Now, none of these things was wrong or bad. In fact, they were all great. But they encroached on the time I’d set aside to show up for myself and my craft. And by early evening, I decided I just couldn’t and gave up.
So here was the test. Would I beat myself up for not getting my writing done? Would I give myself grace after a tough week and fight the inner critic telling me it would happen again? Would I push myself to write on Sunday instead in the hopes that I could push it out by Sunday night so no one would notice?
Then something surprised me. What came to my head was: What’s going to get me closer to my goal?
Let’s back up a step. My friend Lauren Marie Fleming teaches in her Write Your Friggin’ Book Already program that knowing your why is the most crucial part of writing because it’s what’s going to get you through the rough times. But I think it’s actually a little more than that.
We’re trained in extremes in our society. Stay on track no matter what. If you don’t stay on track, punish yourself to get on track or fall completely off the rails. Everything is framed through scarcity. In this case, if you waste any time at all, then you’ve failed.
My behavior in the past has always mirrored this. I’m either in full, rigid compliance mode with whatever promise I’ve made to myself or I falter a few times and I just stop taking it seriously because clearly it doesn’t mean enough to me to keep myself on track.
But my why for writing is because it brings me immense joy. Writing from a place of scarcity sucks the joy right out of it. Judging myself weighs me down until I don’t want to write anymore. It’s only by accepting that whatever happened yesterday is over and the only thing I can control is what happens today that I can continue writing from that place of joy.

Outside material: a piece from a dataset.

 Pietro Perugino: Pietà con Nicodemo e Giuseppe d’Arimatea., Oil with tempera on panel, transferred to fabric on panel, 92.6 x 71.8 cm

So what was going to get me closer to my goal of writing more and keeping writing a joyful practice?
Waiting until the following weekend didn’t feel great. I write because I get to, and so if I could fit it in sooner I wanted to try. That also felt like a good compromise of giving myself a break when I needed it but also getting back on the horse asap.
Squeezing my writing all in on Sunday also didn’t feel great. We were going to be downtown most of Sunday watching a musical. I didn’t want to write from a place of urgency and scarcity. Writing is sacred to me, and I don’t want to push something out that isn’t ready for the sake of meeting a self-imposed schedule.
But starting on Sunday and publishing on Monday or Tuesday… That felt right.
So here I am on Monday night finishing off my edits for the weekend’s post. I’m not perfectly on schedule, but I’m still getting my writing done. And in the end, that is what matters toward meeting my goal. I can feel good about that and feel proud that I’ve taken another step on my journey toward a more aligned and healthier life.